WORK INSTRUCTIONS: Return the records as they stand. No picture is to be included.

Stored data:
==*==
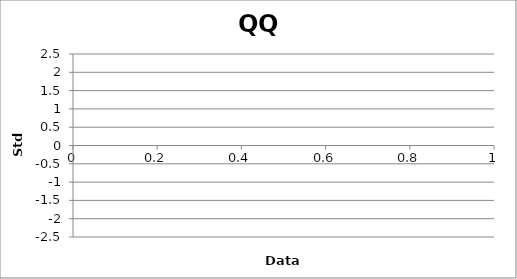
| Category | Series 0 |
|---|---|
| 0.0 | -1.834 |
| 0.0 | -1.282 |
| 0.0 | -0.967 |
| 0.0 | -0.728 |
| 0.0 | -0.524 |
| 0.0 | -0.341 |
| 0.0 | -0.168 |
| 0.0 | 0 |
| 0.0 | 0.168 |
| 0.0 | 0.341 |
| 0.0 | 0.524 |
| 0.0 | 0.728 |
| 0.0 | 0.967 |
| 0.0 | 1.282 |
| 0.0 | 1.834 |
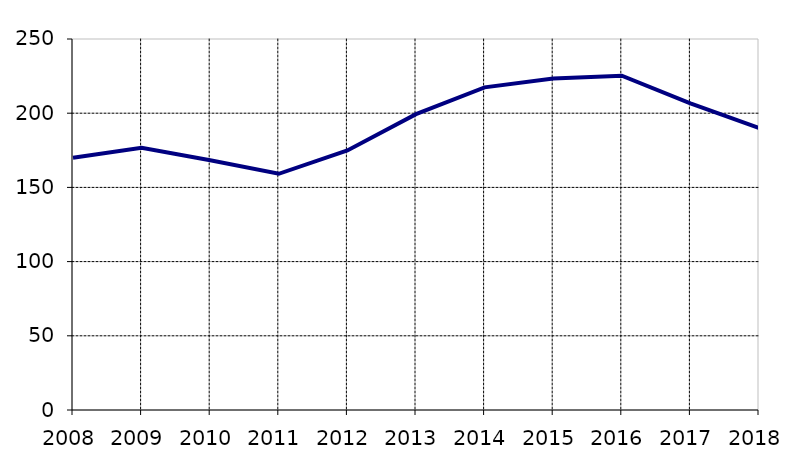
| Category | Series 0 |
|---|---|
| 2008.0 | 170.048 |
| 2009.0 | 176.771 |
| 2010.0 | 168.251 |
| 2011.0 | 159.178 |
| 2012.0 | 174.859 |
| 2013.0 | 199.343 |
| 2014.0 | 217.4 |
| 2015.0 | 223.45 |
| 2016.0 | 225.244 |
| 2017.0 | 206.618 |
| 2018.0 | 190.035 |
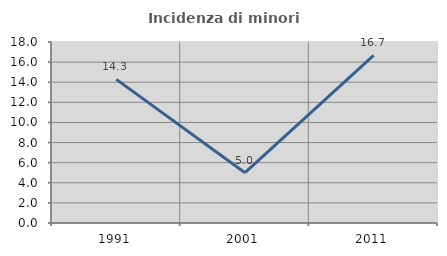
| Category | Incidenza di minori stranieri |
|---|---|
| 1991.0 | 14.286 |
| 2001.0 | 5 |
| 2011.0 | 16.667 |
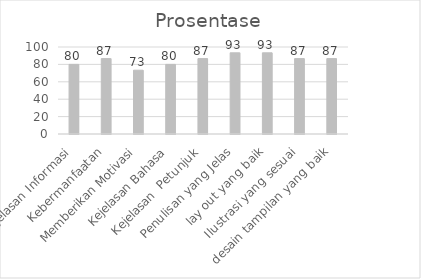
| Category | Prosentase |
|---|---|
| Kejelasan Informasi | 80 |
| Kebermanfaatan | 86.667 |
| Memberikan Motivasi | 73.333 |
| Kejelasan Bahasa | 80 |
| Kejelasan  Petunjuk | 86.667 |
| Penulisan yang Jelas | 93.333 |
| lay out yang baik | 93.333 |
| Ilustrasi yang sesuai | 86.667 |
| desain tampilan yang baik | 86.667 |
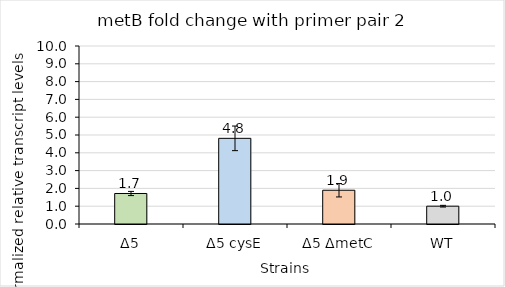
| Category | Δ5 Δ5 cysE Δ5 ΔmetC WT |
|---|---|
| Δ5 | 1.714 |
| Δ5 cysE | 4.812 |
| Δ5 ΔmetC | 1.896 |
| WT | 1.001 |
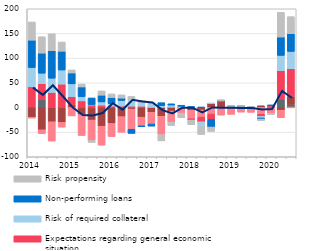
| Category | Other factors | Costs of funding | Competition from other banks | Expectations regarding general economic situation | Risk of required collateral  | Non-performing loans  | Risk propensity |
|---|---|---|---|---|---|---|---|
| 2014.0 | 0.8 | -19.9 | -1.7 | 41 | 39.1 | 55.5 | 36.9 |
| nan | 16.1 | -45.3 | -7.7 | 31.9 | 21.4 | 40.8 | 33.2 |
| nan | 0 | -29 | -39.1 | 30.4 | 28.9 | 55.7 | 34.4 |
| nan | 0 | -30.3 | -9.6 | 47.3 | 28.6 | 38.1 | 18.7 |
| 2015.0 | 0 | 5.3 | -17.2 | 16.4 | 26.1 | 22.1 | 6.2 |
| nan | 0 | -14.5 | -42.3 | 13.3 | 8.7 | 19.6 | 6 |
| nan | -0.9 | -24.7 | -41.2 | 5.2 | 0.6 | 13.5 | -4.1 |
| nan | 0.5 | -38.1 | -38.3 | 4.2 | 6.5 | 13.7 | 8.7 |
| 2016.0 | 0 | -32.5 | -26.6 | 2.8 | 4.8 | 12.6 | 7.3 |
| nan | 0 | -18.6 | -31.7 | 2.8 | 11.4 | 4.8 | 6.6 |
| nan | 0 | -3.2 | -40.9 | 2.6 | 11.7 | -8.5 | 8 |
| nan | 0 | -19.7 | -17.5 | 2.6 | 6.4 | -2 | 5.6 |
| 2017.0 | 0 | -9.9 | -23.6 | 0.3 | 6.6 | -4.3 | 1.9 |
| nan | 0 | -17.9 | -37.2 | 0.4 | 3.4 | 5.9 | -12.7 |
| nan | 0 | -7.4 | -22.4 | 0.6 | 4.3 | 2.5 | -6.8 |
| nan | 0 | -2.2 | -9.3 | 0.1 | 2.2 | 2.2 | -9.5 |
| 2018.0 | 0 | -5.5 | -17.5 | -2.5 | 0 | 1.9 | -9.6 |
| nan | 0 | -5.2 | -14.4 | -9.5 | -9.1 | 0.3 | -16.5 |
| nan | 0 | 8.2 | -13.3 | -10.8 | 0.3 | -15.6 | -8.9 |
| nan | 0 | 13.5 | -15.5 | 0.1 | 0.3 | 0.3 | 0.1 |
| 2019.0 | 0 | 0 | -14 | 0.1 | 2.4 | 0.3 | 0.1 |
| nan | 0 | 2.3 | -9.4 | 0.1 | 0.3 | 0.3 | 0.1 |
| nan | 0 | 0 | -9.9 | 0.1 | 0.4 | 0.4 | 0.1 |
| nan | 0 | 3.5 | -13.7 | -4.4 | -3.2 | -2.2 | -3.4 |
| 2020.0 | 0 | 0 | -11.9 | 3.7 | 0.4 | 0.4 | -2.6 |
| nan | 16.6 | -5.6 | -15.1 | 57.7 | 31.2 | 37.3 | 50 |
| nan | 6.7 | 15.9 | -0.1 | 55.9 | 35 | 36.1 | 34.5 |
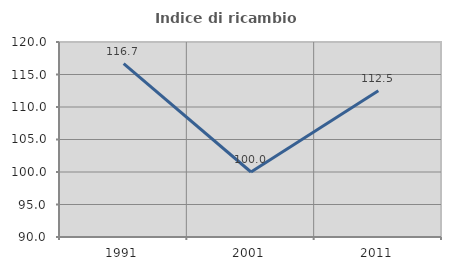
| Category | Indice di ricambio occupazionale  |
|---|---|
| 1991.0 | 116.667 |
| 2001.0 | 100 |
| 2011.0 | 112.5 |
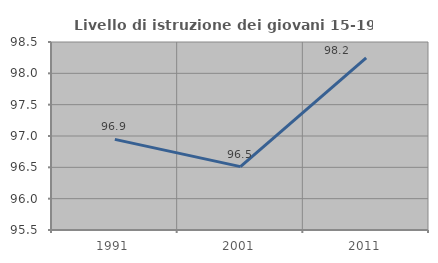
| Category | Livello di istruzione dei giovani 15-19 anni |
|---|---|
| 1991.0 | 96.947 |
| 2001.0 | 96.512 |
| 2011.0 | 98.246 |
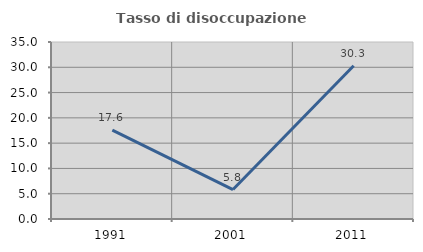
| Category | Tasso di disoccupazione giovanile  |
|---|---|
| 1991.0 | 17.593 |
| 2001.0 | 5.825 |
| 2011.0 | 30.303 |
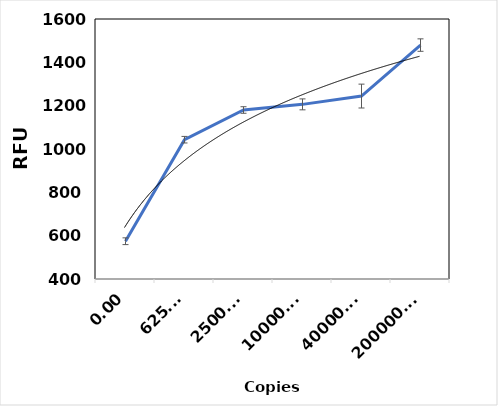
| Category | AFU_N1 primer set |
|---|---|
| 0.0 | 574.333 |
| 625.0 | 1043 |
| 2500.0 | 1180 |
| 10000.0 | 1206 |
| 40000.0 | 1244.333 |
| 200000.0 | 1479.667 |
==*==
THE ANSWER:
| Category | Series 0 |
|---|---|
| 0.0 | -1.834 |
| 0.0 | -1.282 |
| 0.0 | -0.967 |
| 0.0 | -0.728 |
| 0.0 | -0.524 |
| 0.0 | -0.341 |
| 0.0 | -0.168 |
| 0.0 | 0 |
| 0.0 | 0.168 |
| 0.0 | 0.341 |
| 0.0 | 0.524 |
| 0.0 | 0.728 |
| 0.0 | 0.967 |
| 0.0 | 1.282 |
| 0.0 | 1.834 |
| Category | Series 0 |
|---|---|
| 2008.0 | 170.048 |
| 2009.0 | 176.771 |
| 2010.0 | 168.251 |
| 2011.0 | 159.178 |
| 2012.0 | 174.859 |
| 2013.0 | 199.343 |
| 2014.0 | 217.4 |
| 2015.0 | 223.45 |
| 2016.0 | 225.244 |
| 2017.0 | 206.618 |
| 2018.0 | 190.035 |
| Category | Incidenza di minori stranieri |
|---|---|
| 1991.0 | 14.286 |
| 2001.0 | 5 |
| 2011.0 | 16.667 |
| Category | Prosentase |
|---|---|
| Kejelasan Informasi | 80 |
| Kebermanfaatan | 86.667 |
| Memberikan Motivasi | 73.333 |
| Kejelasan Bahasa | 80 |
| Kejelasan  Petunjuk | 86.667 |
| Penulisan yang Jelas | 93.333 |
| lay out yang baik | 93.333 |
| Ilustrasi yang sesuai | 86.667 |
| desain tampilan yang baik | 86.667 |
| Category | Δ5 Δ5 cysE Δ5 ΔmetC WT |
|---|---|
| Δ5 | 1.714 |
| Δ5 cysE | 4.812 |
| Δ5 ΔmetC | 1.896 |
| WT | 1.001 |
| Category | Other factors | Costs of funding | Competition from other banks | Expectations regarding general economic situation | Risk of required collateral  | Non-performing loans  | Risk propensity |
|---|---|---|---|---|---|---|---|
| 2014.0 | 0.8 | -19.9 | -1.7 | 41 | 39.1 | 55.5 | 36.9 |
| nan | 16.1 | -45.3 | -7.7 | 31.9 | 21.4 | 40.8 | 33.2 |
| nan | 0 | -29 | -39.1 | 30.4 | 28.9 | 55.7 | 34.4 |
| nan | 0 | -30.3 | -9.6 | 47.3 | 28.6 | 38.1 | 18.7 |
| 2015.0 | 0 | 5.3 | -17.2 | 16.4 | 26.1 | 22.1 | 6.2 |
| nan | 0 | -14.5 | -42.3 | 13.3 | 8.7 | 19.6 | 6 |
| nan | -0.9 | -24.7 | -41.2 | 5.2 | 0.6 | 13.5 | -4.1 |
| nan | 0.5 | -38.1 | -38.3 | 4.2 | 6.5 | 13.7 | 8.7 |
| 2016.0 | 0 | -32.5 | -26.6 | 2.8 | 4.8 | 12.6 | 7.3 |
| nan | 0 | -18.6 | -31.7 | 2.8 | 11.4 | 4.8 | 6.6 |
| nan | 0 | -3.2 | -40.9 | 2.6 | 11.7 | -8.5 | 8 |
| nan | 0 | -19.7 | -17.5 | 2.6 | 6.4 | -2 | 5.6 |
| 2017.0 | 0 | -9.9 | -23.6 | 0.3 | 6.6 | -4.3 | 1.9 |
| nan | 0 | -17.9 | -37.2 | 0.4 | 3.4 | 5.9 | -12.7 |
| nan | 0 | -7.4 | -22.4 | 0.6 | 4.3 | 2.5 | -6.8 |
| nan | 0 | -2.2 | -9.3 | 0.1 | 2.2 | 2.2 | -9.5 |
| 2018.0 | 0 | -5.5 | -17.5 | -2.5 | 0 | 1.9 | -9.6 |
| nan | 0 | -5.2 | -14.4 | -9.5 | -9.1 | 0.3 | -16.5 |
| nan | 0 | 8.2 | -13.3 | -10.8 | 0.3 | -15.6 | -8.9 |
| nan | 0 | 13.5 | -15.5 | 0.1 | 0.3 | 0.3 | 0.1 |
| 2019.0 | 0 | 0 | -14 | 0.1 | 2.4 | 0.3 | 0.1 |
| nan | 0 | 2.3 | -9.4 | 0.1 | 0.3 | 0.3 | 0.1 |
| nan | 0 | 0 | -9.9 | 0.1 | 0.4 | 0.4 | 0.1 |
| nan | 0 | 3.5 | -13.7 | -4.4 | -3.2 | -2.2 | -3.4 |
| 2020.0 | 0 | 0 | -11.9 | 3.7 | 0.4 | 0.4 | -2.6 |
| nan | 16.6 | -5.6 | -15.1 | 57.7 | 31.2 | 37.3 | 50 |
| nan | 6.7 | 15.9 | -0.1 | 55.9 | 35 | 36.1 | 34.5 |
| Category | Indice di ricambio occupazionale  |
|---|---|
| 1991.0 | 116.667 |
| 2001.0 | 100 |
| 2011.0 | 112.5 |
| Category | Livello di istruzione dei giovani 15-19 anni |
|---|---|
| 1991.0 | 96.947 |
| 2001.0 | 96.512 |
| 2011.0 | 98.246 |
| Category | Tasso di disoccupazione giovanile  |
|---|---|
| 1991.0 | 17.593 |
| 2001.0 | 5.825 |
| 2011.0 | 30.303 |
| Category | AFU_N1 primer set |
|---|---|
| 0.0 | 574.333 |
| 625.0 | 1043 |
| 2500.0 | 1180 |
| 10000.0 | 1206 |
| 40000.0 | 1244.333 |
| 200000.0 | 1479.667 |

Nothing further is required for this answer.